From: Mike Snitzer <snitzer@redhat.com>
To: JeffleXu <jefflexu@linux.alibaba.com>
Cc: axboe@kernel.dk, xiaoguang.wang@linux.alibaba.com,
linux-block@vger.kernel.org, joseph.qi@linux.alibaba.com,
dm-devel@redhat.com, haoxu@linux.alibaba.com,
io-uring@vger.kernel.org
Subject: Re: [dm-devel] [RFC 0/3] Add support of iopoll for dm device
Date: Wed, 4 Nov 2020 10:08:48 -0500 [thread overview]
Message-ID: <20201104150847.GB32761@redhat.com> (raw)

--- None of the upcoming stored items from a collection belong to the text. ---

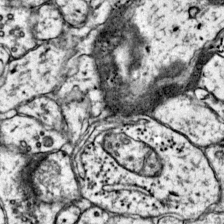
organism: Mouse
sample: Primary visual cortex
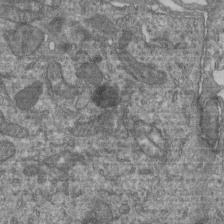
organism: Human
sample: Retinal organoid Rod and Cone cells
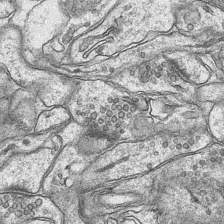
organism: Mouse
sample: CA1 Hippocampus
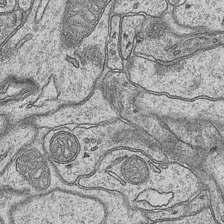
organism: Mouse
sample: CA1 Hippocampus
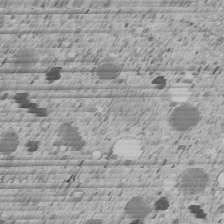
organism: C. elegans
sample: C. elegans embryo early stage
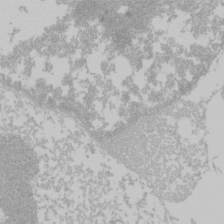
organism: Mouse
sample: Cancer cell death in ED-1 cells
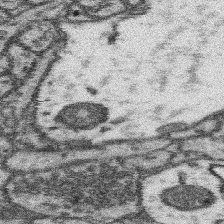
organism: Mouse
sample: Somatosensory cortex neuropil
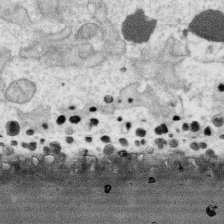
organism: Human
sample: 1205lu cells
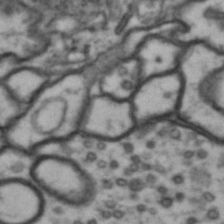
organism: Drosophila
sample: Brain
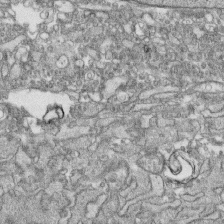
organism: Human
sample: CRL-1474
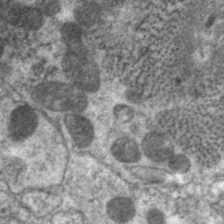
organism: C. elegans
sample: Pharynx

In-Reply-To: <f165f38a-91d1-79aa-829d-a9cc69a5eee6@linux.alibaba.com>
On Wed, Nov 04 2020 at 1:47am -0500,
JeffleXu <jefflexu@linux.alibaba.com> wrote:
>
> On 11/2/20 11:28 PM, Mike Snitzer wrote:
> >On Sun, Nov 01 2020 at 10:14pm -0500,
> >JeffleXu <jefflexu@linux.alibaba.com> wrote:
> >
> >>On 10/27/20 2:53 AM, Mike Snitzer wrote:
> >>>What you detailed there isn't properly modeling what it needs to.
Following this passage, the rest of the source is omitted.